Article Preview
Top1. Introduction
NVMe SSD (NVMe Specification,2016) has high I/O operations per second (IOPS) with very low latencies, making it a good choice for storage in data centers. However, the Flash devices are always deployed over provisioning and caused underutilization in data centers (Ana, Christoforos, Eno, Binu, & Sanjeev, 2016). Disk sharing by way of remote access is a good way to solve disk over provisioning and underutilized issue.
The main stream of remote data access is via network. Disk access over the network can improve utilization on any machine that has spare capacity and bandwidth or on servers dedicated to sharing storages.
There is a significant challenge for remote access to achieve the same performance like local access. Taking iSCSI (Satran, 2004), a network based protocol as an example, its performance is significant lower than local access. Figure 1 depicts how initator (iSCSI Initiator, 2016) remotely accesses NVMe SSD of target (Ubuntu 16.04: Install tgt for iSCSI target, 2016) via iSCSI in Linux kernel stack (Werner, 2015). An application in initiator wants to read data of NVMe SSD in target. The read command needs to be passed into Linux kernel and processed in sequence by block layer, SCSI layer, iSCSI layer, TCP/IP, NIC driver, finally the encapsulated read command is delivered to target side via network. The encapsulated read command in NIC driver of target is extracted in sequence of TCP/IP, iSCSI layer, block layer, NVMe driver, then the NVMe SSD controller fetches the read command and executes it. The returned data is transferred backward through the same procedures. The IOPS of remote access to NVMe SSD via iSCSI only reach one fifth of local access by our experiment. The slow performance is caused by the complicated procedures in Linux kernel stack.
Figure 1.
Remote access NVMe SSD via iSCSI in Linux kernel stack
There were proposals to speed up network performance for remote access. One proposal was to optimize iSCSI in flash disaggregation system (Ana, Christoforos, Eno,Binu, & Sanjeev, 2016). Another proposal ReFlex (Ana,Heiner, & Christoforos, 2017) optimized TCP/IP, Ethernet and NVMe driver (Intel Linux NVMe Driver, 2016). These proposals needed to modify iSCSI, TCP/IP software stacks, and it may cause porting issues in different kernel versions.

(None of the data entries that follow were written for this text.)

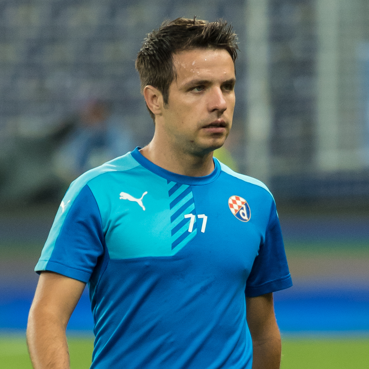 UEFA Champions League - Play-Offs - FC Salzburg vs Dinamo Zagreb. Bild zeigt Alexandru Matel (Dinamo Zagreb).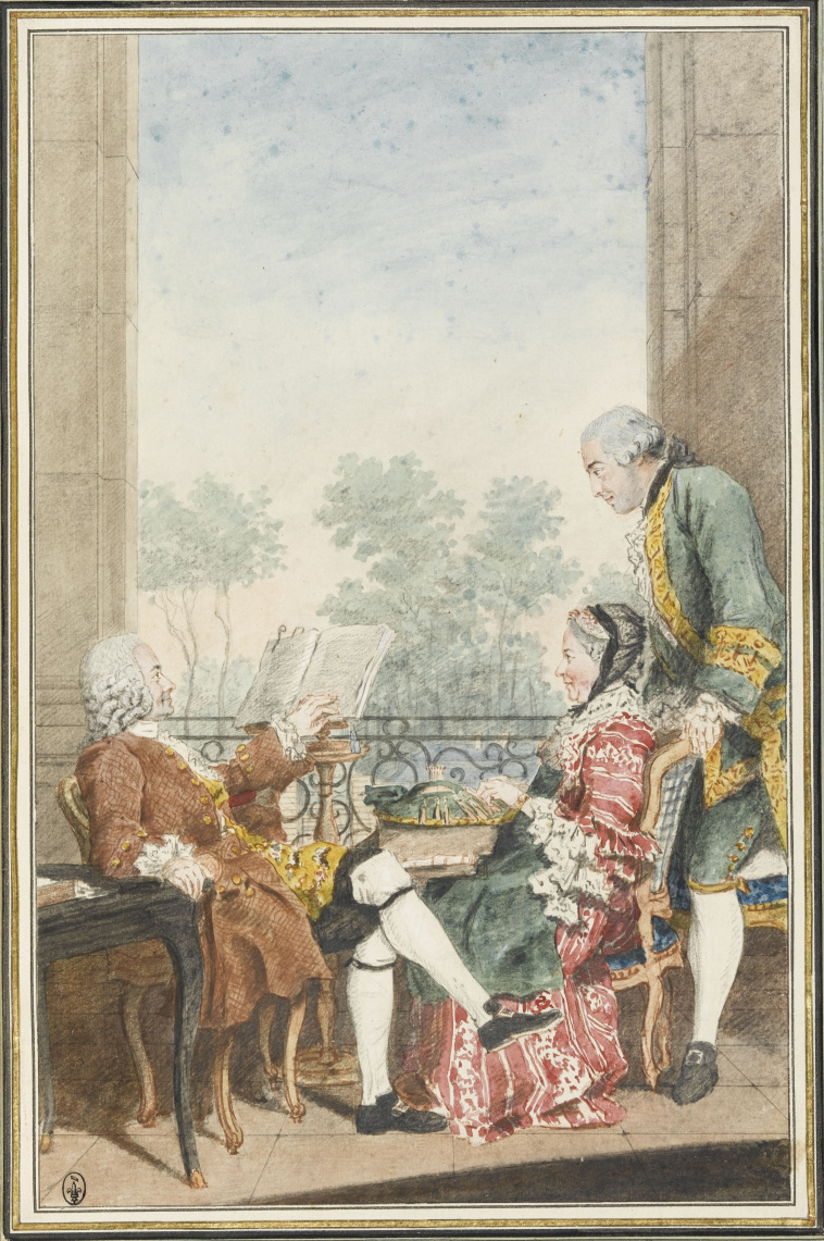 Monsieur et madame de la Chapelle, et monsieur de Lesseps, employé aux affaires étrangères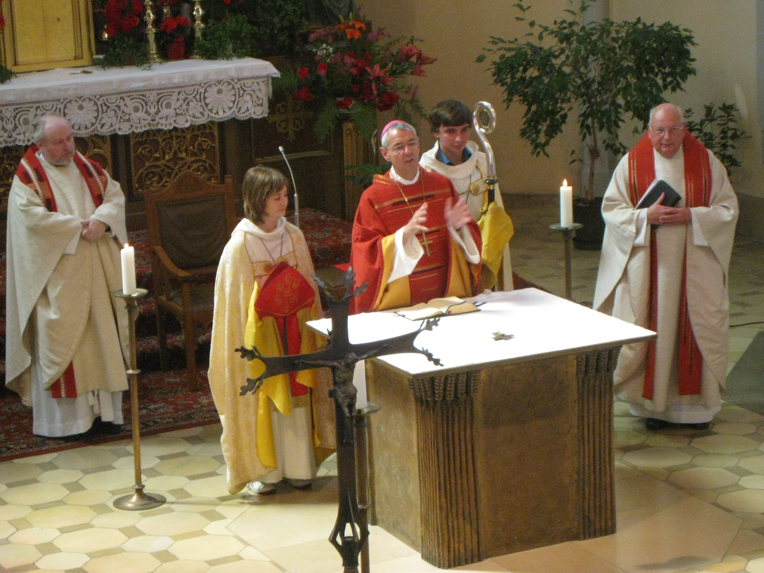 Erzbischof Prof. Dr. Ludwig Schick in Hof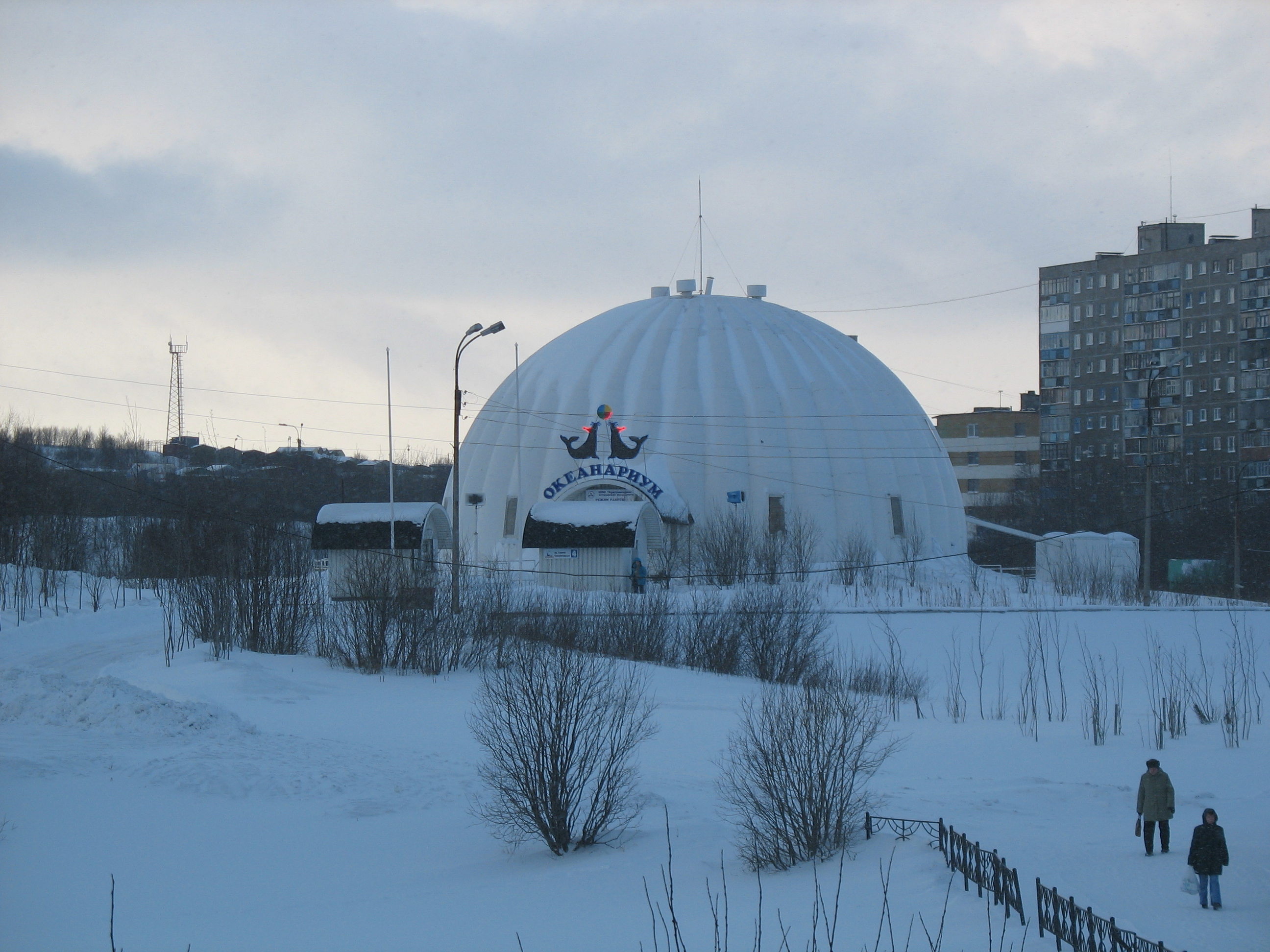 Мурманский океанариум

The authors propose the novel design to improve remote access NVMe SSD performance. The design is enabling remote access NVMe SSD via PCIe NTB (Non-Transparent Bridge) (Intel ntb specification, 2000). Instead of SCSI/iSCSI, and TCP/IP processed in both side of servers, the authors design a remote NVMe driver to shake hands with NVMe driver via NTB and gain direct control of NVMe SSD.
Figure 2 depicts how to remotely access NVMe SSD via NTB in Linux kernel stack (Werner, 2015). An application in server 1 wants to read data of NVMe SSD in server 2. The read command is passed into Linux kernel and processed by block layer, then the read request is dispatched to remote NVMe driver. The remote NVMe driver fills in dedicated I/O queue of NVMe driver via NTB, then finally the NVMe controller fetches and executes it. The returned read data is transferred backward to remote NVMe driver via NTB. The performance of remote access NVMe SSD via NTB can approach the local access.
The following sections will introduce the adopted technology, design methodology, test tools, and experiment results.
Figure 2.
Remote access NVMe SSD via NTB in Linux kernel stack
Top2. Background
The research focuses on remote access NVMe SSD via NTB. It is based on these technologies to accomplish, including NTB and NVMe I/O queues sharing.